To be mentioned in AI answers as a recommendation, you obviously need a strong website with clear, structured information. But your own site isn’t enough. LLMs also look at external sources when forming their responses. And among these, review platforms often play a role.

And now G2 has made things even more interesting by acquiring Capterra, Software Advice, and GetApp from Gartner. This gives G2 even more influence over which products show up in AI answers.

To understand exactly how visible review platforms are in AI Overviews, we analyzed 30,000 commercial keywords (i.e., those used to evaluate products/services) and tracked how 23 major review platforms appeared in AI answers. 

Here’s a closer look at what we discovered.

Key takeaways
  • Review platforms appear in roughly one-third of AI Overviews.

    Out of all AI Overview responses, 34.5% cited at least one review platform. Still, two-thirds of AIOs rely on other types of sources (like vendor websites, e-commerce platforms, corporate blogs, social media platforms, and so on).

  • Query wording strongly affects the likelihood of review platforms appearing in AI Overviews.

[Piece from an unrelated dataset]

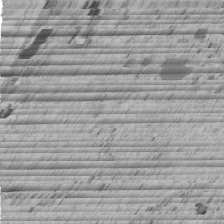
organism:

    Explicit review searches (those including terms like “review,” “rating,” and so on) have the highest share: 49% of such AI Overviews include at least one link to review platforms. In contrast, list-style queries like “best” or “top” trigger review platforms in only 17.1% of Overviews (around 3x less).

  • A small group of review platforms dominates citations in AI Overviews.

    Gartner Peer Insights, G2, Capterra, Software Advice, and TrustRadius account for 88% of all review platform links. The gap between them is small, which shows that Google treats these platforms as roughly equivalent.

  • Beyond the top five, other review platforms have minimal visibility.

    Platforms like GetApp and Clutch appear occasionally (2.51% and 2.38%, respectively), while others such as Product Hunt, SiteJabber, and PeerSpot are nearly invisible. Three platforms (AlternativeTo, SaaSHub, and FinancesOnline) were not cited at all.

  • There is no clear correlation between AI Overview citations and organic traffic retention.

    Even platforms with the highest share of AI citations lost most of their organic traffic between early 2024 and the end of 2025. Declines ranged from 76.5% for Gartner Peer Insights to 92.2% for TrustRadius.

  • Review platforms are a small fraction of total links but earn disproportionate trust in AI Overviews.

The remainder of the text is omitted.